A laboratory device for measuring the diffusion coefficient of hydrogen in metals during their simultaneous hydrogenation and electron irradiation

An upgraded high-vacuum installation and procedure for studying diffusion of hydrogen in a BT1-0 titanium alloy membrane during irradiation of a sample by an electron beam with an energy of 10-120 keV in the scanning and stationary modes and with simultaneous electrolytic saturation are described. For this purpose, deflecting electrodes intended for scanning the beam are additionally integrated into the installation. The mass spectrum of the residual gases was recorded by the partial pressure sensors with a sensitivity as high as 10-13 Pa. The diffusion coefficient of hydrogen measured under the scanning action of the electron beam on the titanium membrane is given.

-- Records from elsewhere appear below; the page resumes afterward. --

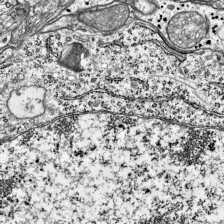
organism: Mouse
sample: Visual Cortex
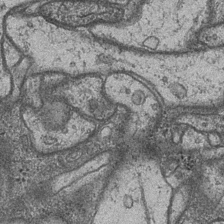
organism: Drosophila
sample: Optic medulla
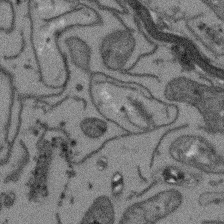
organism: Arabidopsis thaliana
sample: Root tip
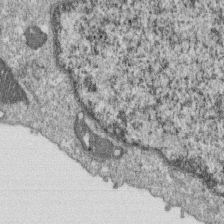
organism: African green monkey
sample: Vero E6 cells infected with SARS-CoV-2
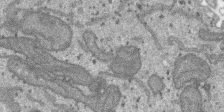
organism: Human
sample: Lung epithelial cells infected with SARS-CoV-2
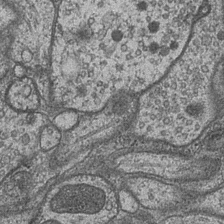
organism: Drosophila
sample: Optic medulla
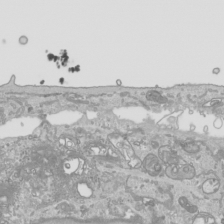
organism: Human
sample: Mitochondria in HCT116 cells
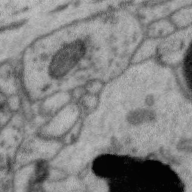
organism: Zebra finch
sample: Brain
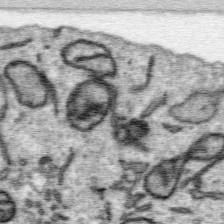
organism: Human
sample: HeLa cells
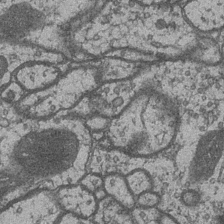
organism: Drosophila
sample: Optic medulla
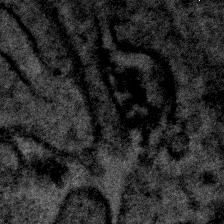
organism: Human
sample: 1205lu cells
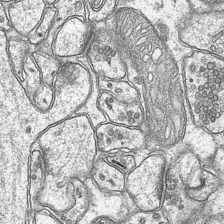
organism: Mouse
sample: CA1 Hippocampus
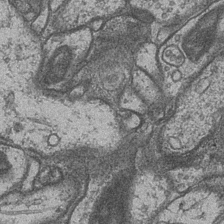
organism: Drosophila
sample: Optic medulla
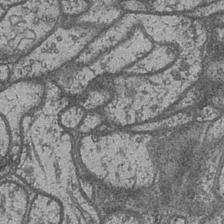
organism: Drosophila
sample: Optic medulla
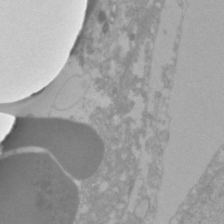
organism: Zebrafish
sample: Zebrafish embryo
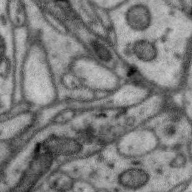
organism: Zebra finch
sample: Brain
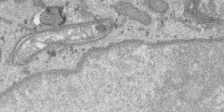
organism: Human
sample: Lung epithelial cells infected with SARS-CoV-2
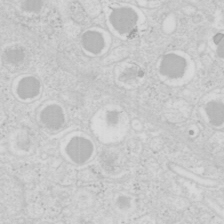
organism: Mouse
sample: Pancreas
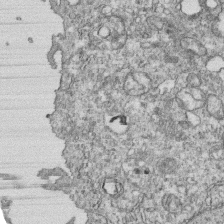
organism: Human
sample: HeLa cell HIV synapse
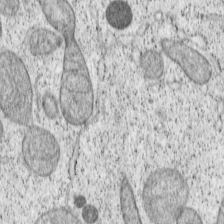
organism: African green monkey
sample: COS-7 cells
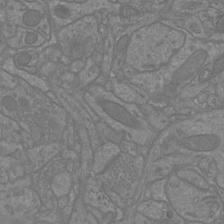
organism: Mouse
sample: Cortical neurons
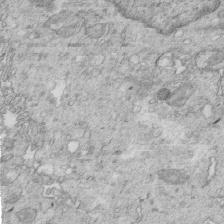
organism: Mouse
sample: Multiciliated cells
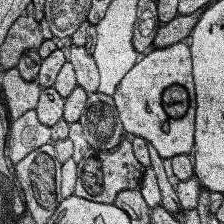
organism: Human
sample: Temporal Lobe
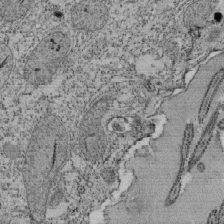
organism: Tetrahymena
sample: Cilia in tetrahymena
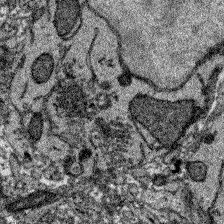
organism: Zebrafish
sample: Larval olfactory bulb
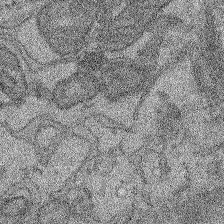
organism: Human
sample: HeLa cells
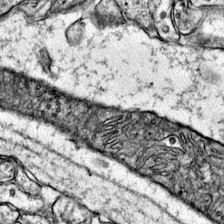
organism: Mouse
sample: Primary visual cortex
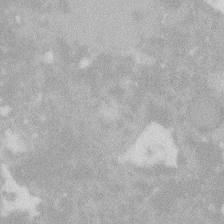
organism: Zebrafish
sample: Macrophage
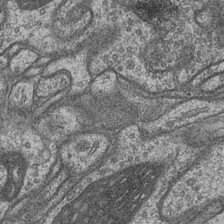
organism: Drosophila
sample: Optic medulla
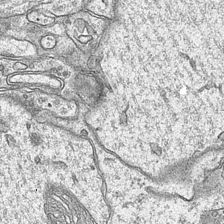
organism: Mouse
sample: CA1 Hippocampus
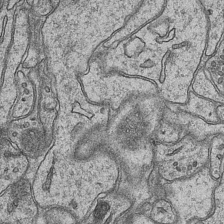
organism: Mouse
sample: CA1 Hippocampus
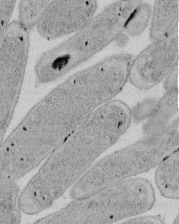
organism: E. coli
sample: Bacterial nucleoid
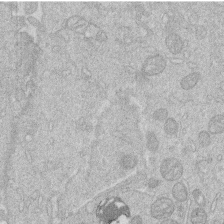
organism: Human
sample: Macrophage cells
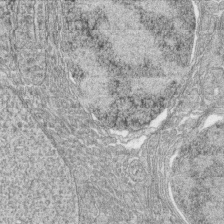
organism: Zebrafish
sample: synaptic ribbons in rod cells and cone cells
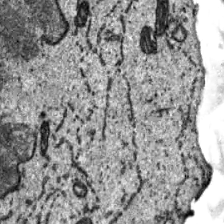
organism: Human
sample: HeLa cells
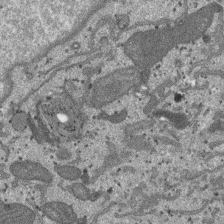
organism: Human
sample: Lung epithelial cells infected with SARS-CoV-2
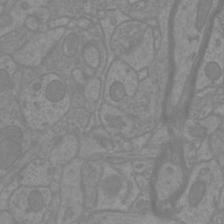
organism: Mouse
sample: Cortical neurons
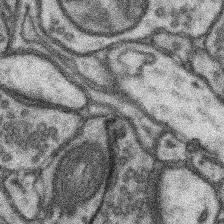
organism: Mouse
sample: Somatosensory cortex neuropil
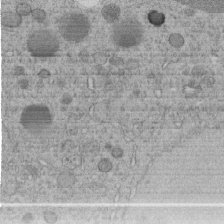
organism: C. elegans
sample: C. elegans embryo early stage
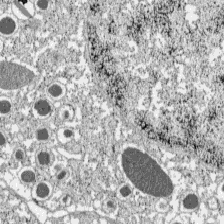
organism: C57BL Mouse
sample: Pancreatic islet
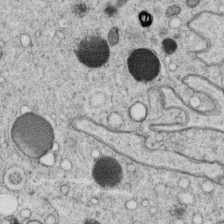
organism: C. elegans
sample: C. elegans oocyte; sperm cells
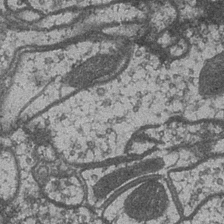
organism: Drosophila
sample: Optic medulla
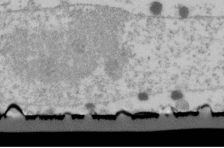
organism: Human
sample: U2-OS cells
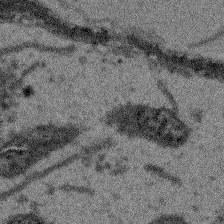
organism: Arabidopsis thaliana
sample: Root tip
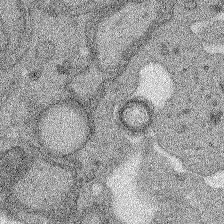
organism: Human
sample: HeLa cells
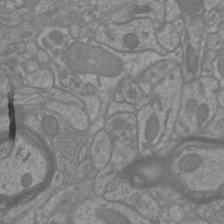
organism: Mouse
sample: Cortical neurons
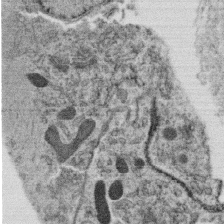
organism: C. elegans
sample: C. elegans oocyte; sperm cells
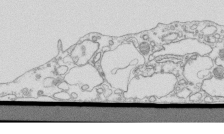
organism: Mouse
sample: Macrophages
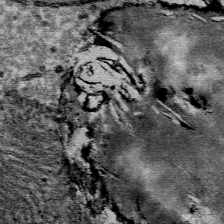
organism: Mouse
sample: Mouse Salivary gland
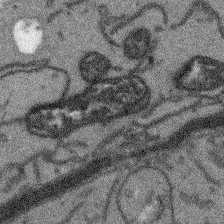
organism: Arabidopsis thaliana
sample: Root tip
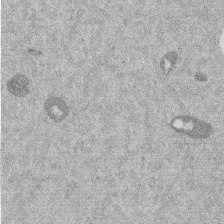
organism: Mouse
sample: Dividing mouse embryo 1 cell stage
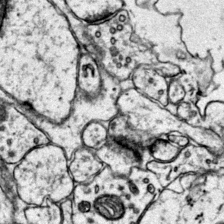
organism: Mouse
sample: Primary visual cortex
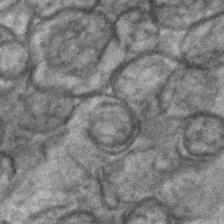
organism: C. elegans
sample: C. elegans embryo
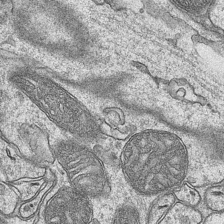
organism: Mouse
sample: CA1 Hippocampus
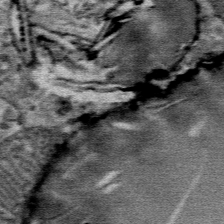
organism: Mouse
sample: Mouse Salivary gland
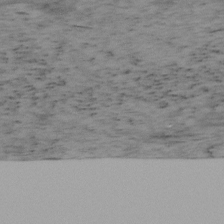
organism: Mouse
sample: OT-I killer T cells with ID8 ovarian cancer cells
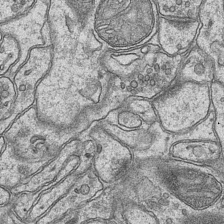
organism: Mouse
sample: CA1 Hippocampus
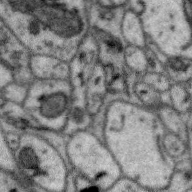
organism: Zebra finch
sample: Brain
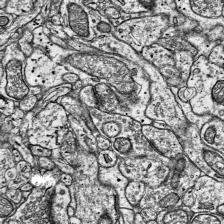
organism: Mouse
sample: Visual Cortex
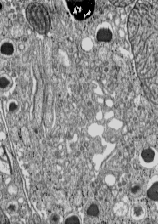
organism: C57BL Mouse
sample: Pancreatic islet
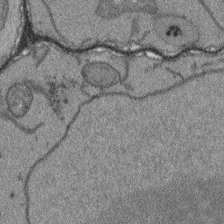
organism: Arabidopsis thaliana
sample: Root tip
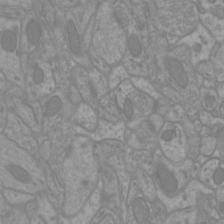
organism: Mouse
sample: Cortical neurons
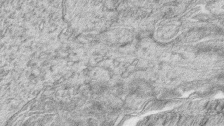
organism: Zebrafish
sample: synaptic ribbons in rod cells and cone cells
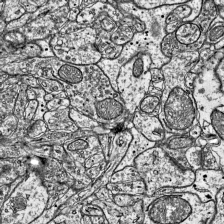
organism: Mouse
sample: Visual Cortex
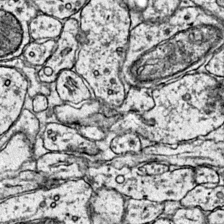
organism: Mouse
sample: Primary visual cortex
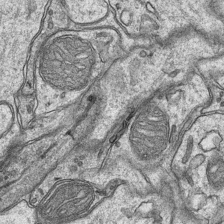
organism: Mouse
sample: CA1 Hippocampus
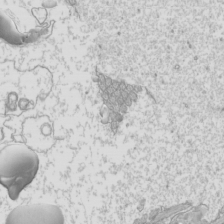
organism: Mouse
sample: Cilia; mouse epididymis
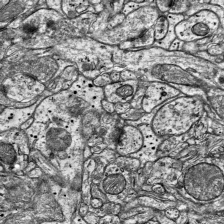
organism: Mouse
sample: Visual Cortex
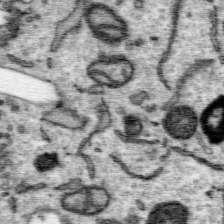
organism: Human
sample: HeLa cells
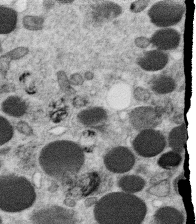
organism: C. elegans
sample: C. elegans oocyte; sperm cells
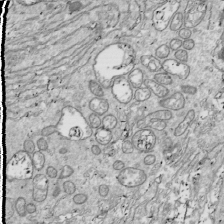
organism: Drosophila
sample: Cell division; meiosis; drosophila spermatocytes
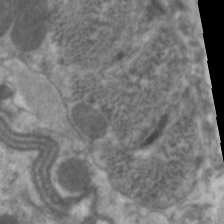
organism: C. elegans
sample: Pharynx
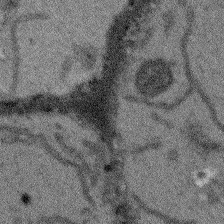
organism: Arabidopsis thaliana
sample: Root tip
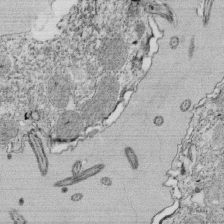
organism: Tetrahymena
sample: Cilia in tetrahymena
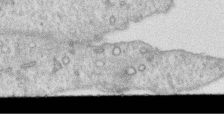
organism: Human
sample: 1205lu cells
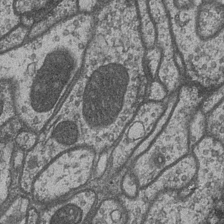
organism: Drosophila
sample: Optic medulla
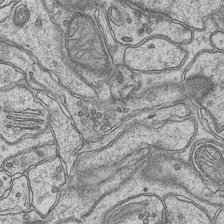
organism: Mouse
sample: CA1 Hippocampus
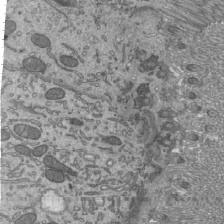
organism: Mouse
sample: Mouse epididymis efferent ductule cilia
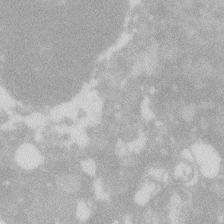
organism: Zebrafish
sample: Macrophage

Thermo-Electromotive Force and Electrical Resistivity of Hydrogenated VT1-0 Titanium Alloy

The method for measuring the structure transition of hydrogenated titanium from one state to another is suggested. The method is based on the comparison of thermo-electromotive force (thermo-emf), DC electrical resistance and the results of X-ray diffraction analysis. X-ray diffraction analysis is applied for identifying the quantity of defects in titanium structure. The authors have also identified the identical dependence of thermo-electromotive force and electrical resistivity on hydrogen concentration in titanium. The effect can be used for hydrogenated titanium structure control.

Ultrasonic testing for hydrogen for titanium-based materials and articles

The propagation of ultrasonic (US) waves in hydrogen-saturated alloy based on VT1-0 titanium is investigated. Two characteristic domains of the effect of hydrogen on velocity VR of US waves are established. A characteristic peak observed on the dependence of the velocity of US waves on the hydrogen concentration makes it possible to determine the hydrogen concentration in titanium at which hydrogen embrittlement begins.

Hydrogen migration in metals under the combined action of acoustic and ionizing radiation

The hydrogen migration in metals under the action of ionizing and acoustic radiation is considered. The joint action of ionizing and acoustic radiation is found to enhance the hydrogen migration in metals (“interference” effect). The hydrogen transport mechanism is determined by the interaction of ionizing radiation with the hydrogen subsystem of a metal and a vibrodiffusion effect.